# Shampoo conditioner recommendations



## DogtorWho15 (Aug 31, 2015)

So I have "burts bees 2 in 1 tearless shampoo & conditioner for puppies"
Tonight I gave Nova a bath since she really was stinky. And it didnt seem to do anything, it didnt smell like I had used much shampoo at all. She still smells
Do I need to use an adult shampoo now?
What shampoo and/or conditioner do you recommend for short haired dog?
Should I do separate shampoo and conditioner, just shampoo, or both in one? Does it matter? 
I like to do natural stuff, and not shampoo that has a bunch of crap in it.

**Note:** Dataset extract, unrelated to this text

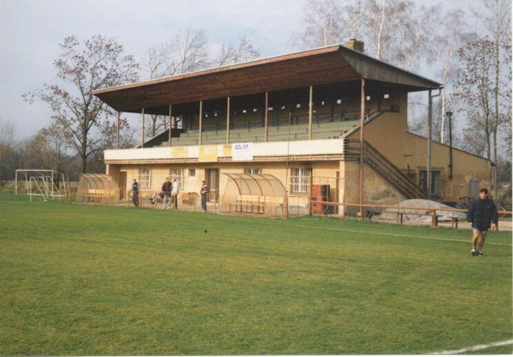 Tribuna
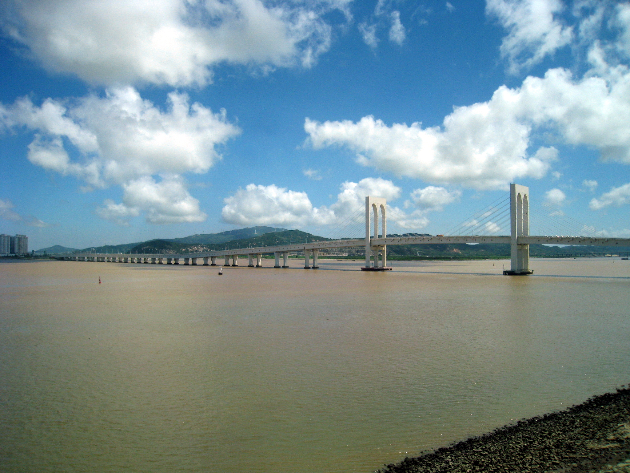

Also, I deshedded her too since she is shedding like crazy. Should I use the deshedding brush while her hair is wet, damp, or entirely dry?

Ive never groomed dogs before as you can probably tell LOL XD Thanks!


----------



## CptJack (Jun 3, 2012)

Honestly, I just use regular old human shampoo - whatever's in my shower at the time. That said, I rarely need to deodorize anyone (like ever) and no one's got sensitive skin. So I just lather em up and rinse 'em off. Once or twice when the mess was a greasy one I've washed them with dishwashing liquid - though I *don't* necessarily recommend that one (but it worked).

I have never in my life put conditioner on a short-haired dog. Longer haired as a detangling agent, yes, but that's all.


----------



## elrohwen (Nov 10, 2011)

There's no difference between puppy and adult shampoo, especially not as far as deoderizing goes. You can draw some Dawn dishsoap. Just dilute it first and make sure to rinse out completely. You shouldn't need conditioner on a short haired dog.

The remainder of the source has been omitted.